Clearly, selection pressures to make the most of the environmental context encountered, in this case to raise to the challenge of refuelling as fast and as economically as possible, leads to reductions in the digestive apparatus so that wastage of capacity is reduced. This yields the general point that for metabolic machinery, at least in time-stressed migrating birds, safety factors (Diamond, 1993; Diamond, 2002) are kept small. Thus, the red knots staging in Bohai Bay, China, in comparison with red knots elsewhere in the world, provide a truly elegant example of the principle of symmorphosis (Taylor and Weibel, 1981; Weibel, 2000).
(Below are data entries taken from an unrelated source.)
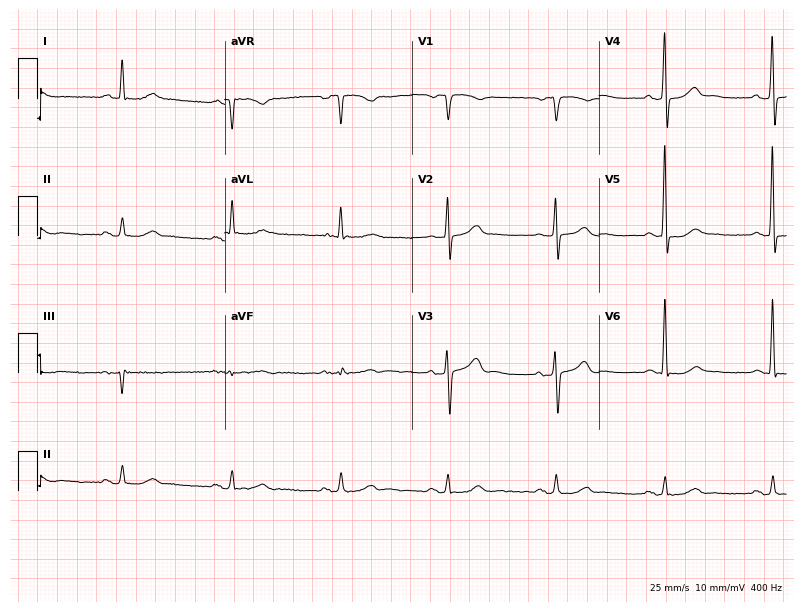
12-lead ECG from a male patient, 73 years old (7.6-second recording at 400 Hz). No first-degree AV block, right bundle branch block (RBBB), left bundle branch block (LBBB), sinus bradycardia, atrial fibrillation (AF) or sinus tachycardia recorded for this tracing. Other findings, if any, are not listed.
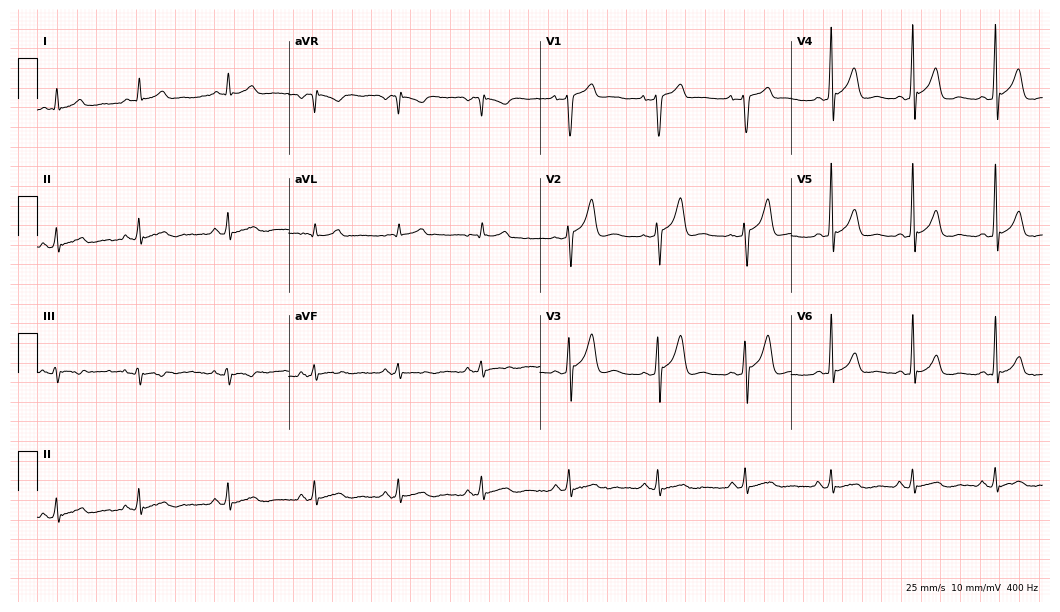
Resting 12-lead electrocardiogram. Patient: a male, 36 years old. None of these six findings is recorded: first-degree AV block, right bundle branch block, left bundle branch block, sinus bradycardia, atrial fibrillation, sinus tachycardia. Findings outside these six are not listed.
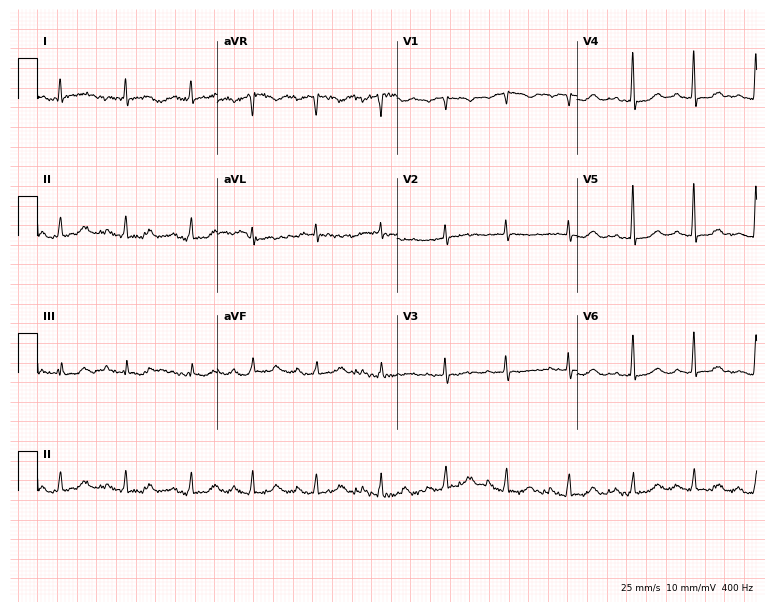
Electrocardiogram, a woman, 83 years old. Overall reading on record: normal ECG.
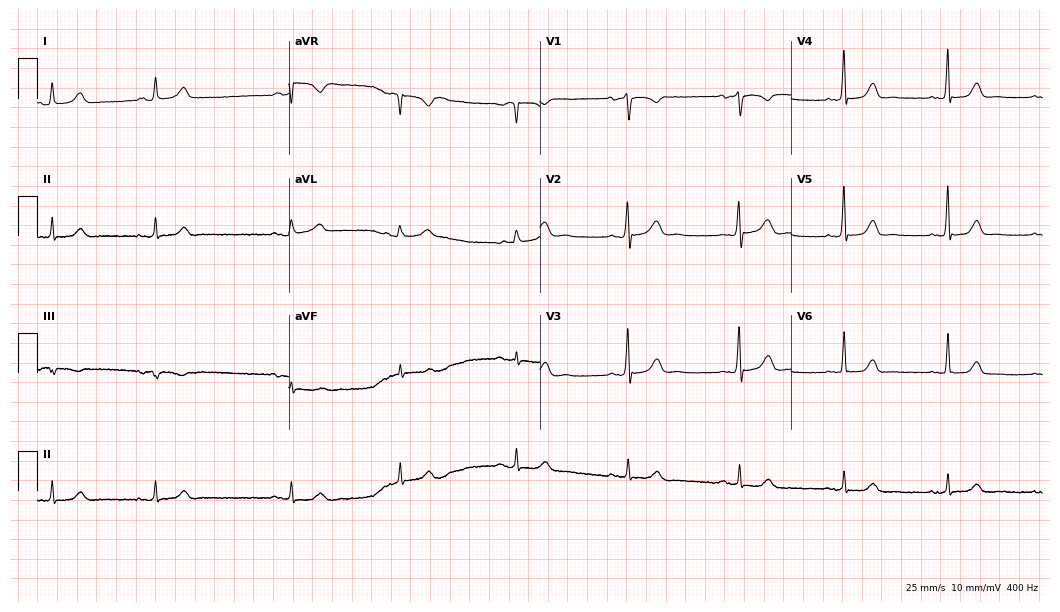
12-lead ECG from a woman, 66 years old. Labelled as a normal ECG.
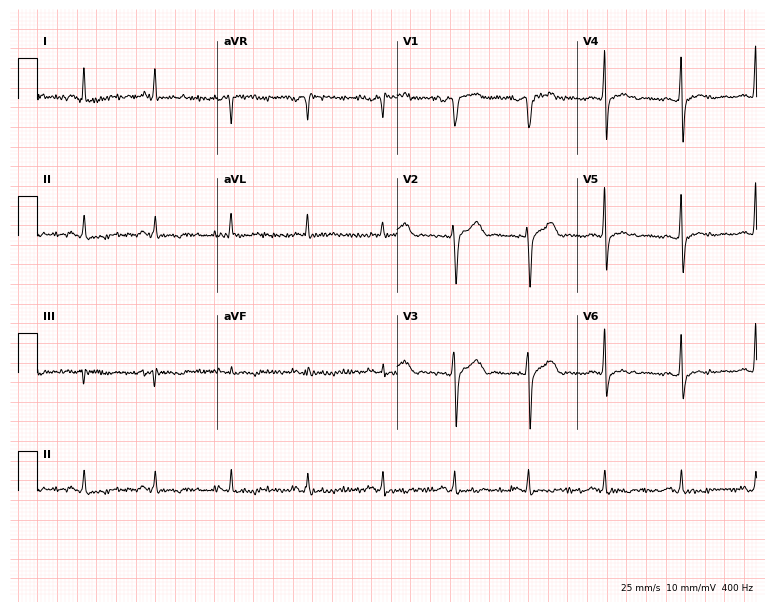
12-lead ECG from a 53-year-old male patient. No first-degree AV block, right bundle branch block, left bundle branch block, sinus bradycardia, atrial fibrillation or sinus tachycardia recorded for this tracing.
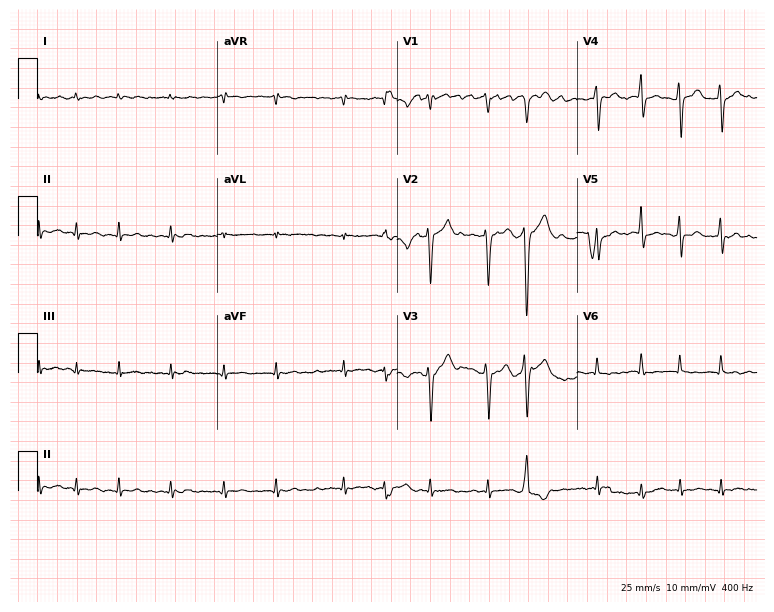
Standard 12-lead ECG recorded from a 61-year-old man. The tracing shows atrial fibrillation (AF).
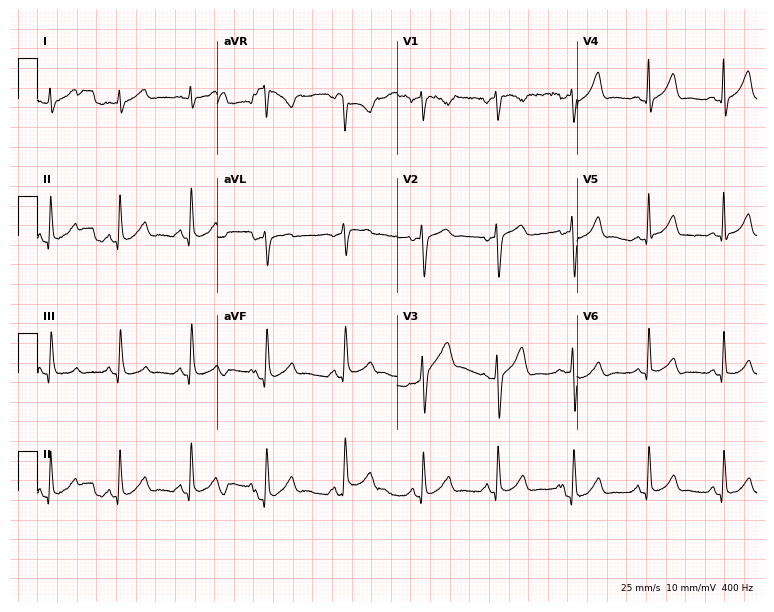
Electrocardiogram (7.3-second recording at 400 Hz), a male patient, 44 years old. Overall reading on record: normal ECG.
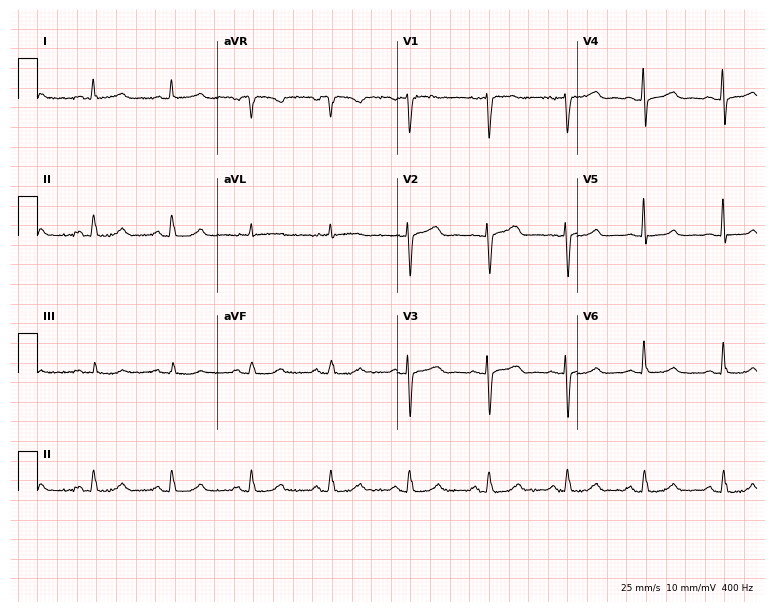
ECG (7.3-second recording at 400 Hz) — a female patient, 54 years old. Labelled as a normal ECG.
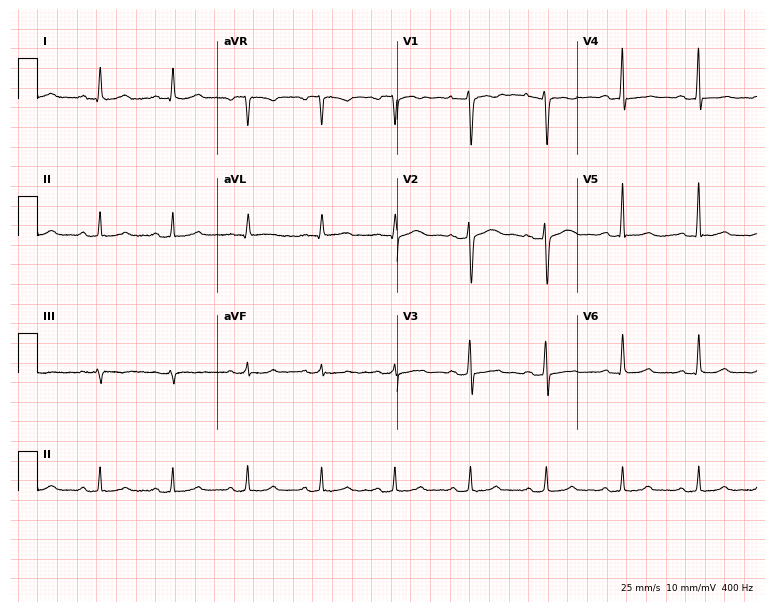
12-lead ECG from a woman, 44 years old. Screened for six findings — first-degree AV block, right bundle branch block, left bundle branch block, sinus bradycardia, atrial fibrillation, sinus tachycardia — none is recorded. Findings outside these six are not listed.
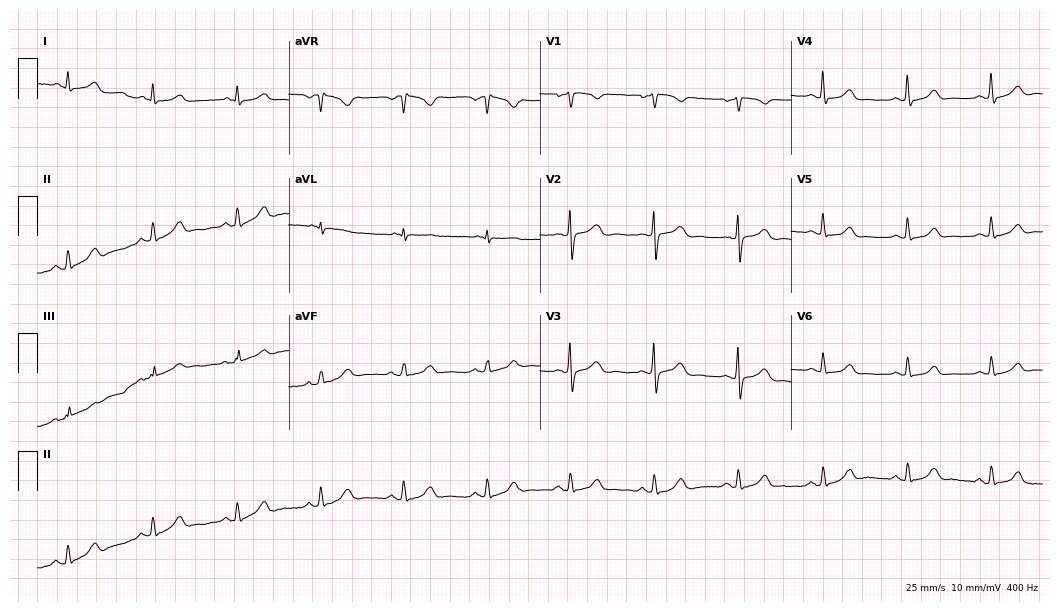
12-lead ECG from a woman, 74 years old (10.2-second recording at 400 Hz). Recorded interpretation: within normal limits.
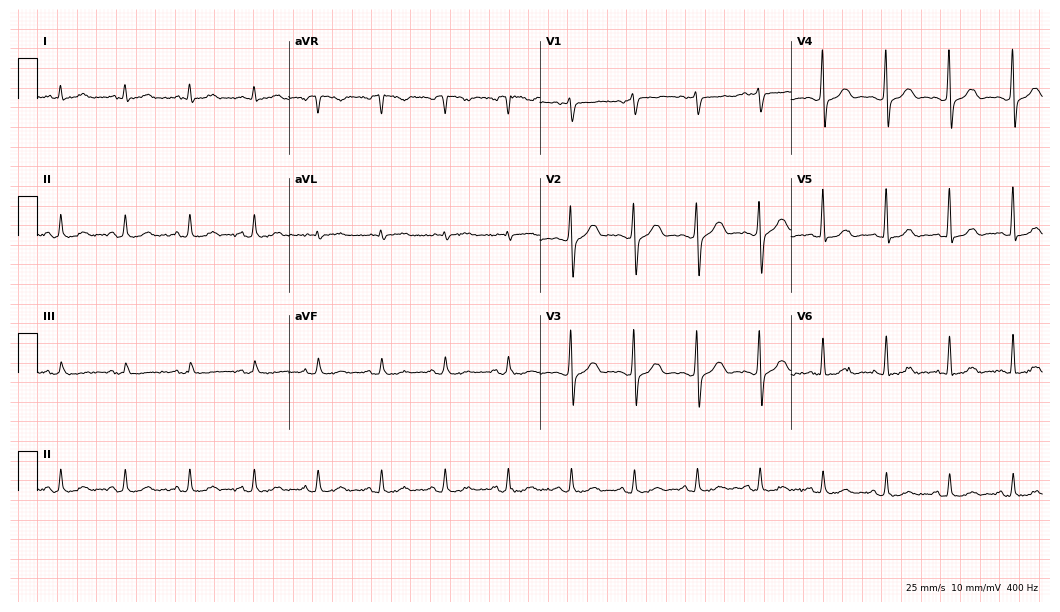
Resting 12-lead electrocardiogram (10.2-second recording at 400 Hz). Patient: a male, 44 years old. Read as a normal ECG.
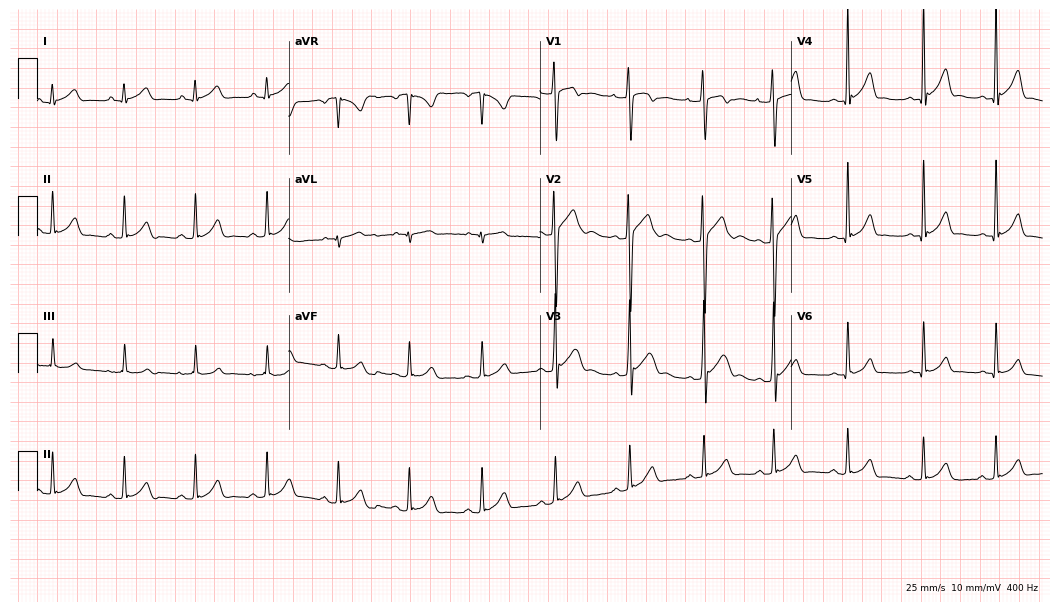
Resting 12-lead electrocardiogram. Patient: a 19-year-old man. Read as a normal ECG.

We thank Wei-Guo Jin for catching red knots and Xuan Zhang for helping with this, Rui-Ding Zhao and Lei Guan for field assistance, Sytze Pruiksma for invaluable help during the digestion experiments, Marc Lavaleye for mollusc identification and Bob Loos for administering Global Flyway Network finances. We thank the Forestry Department of Hebei Province for permission to work and catch wild animals in Tangshan City. We are grateful for the support for our field research from Ming-Lu Wu from the Forestry Department of Hebei Province. We thank Thomas Oudman for helping with sampling bivalves in the Wadden Sea and Banc d'Arguin and measuring and plotting shell breaking forces, Phil Battley and anonymous reviewers for constructive feedback and Dick Visser for bringing the figures up to his standard.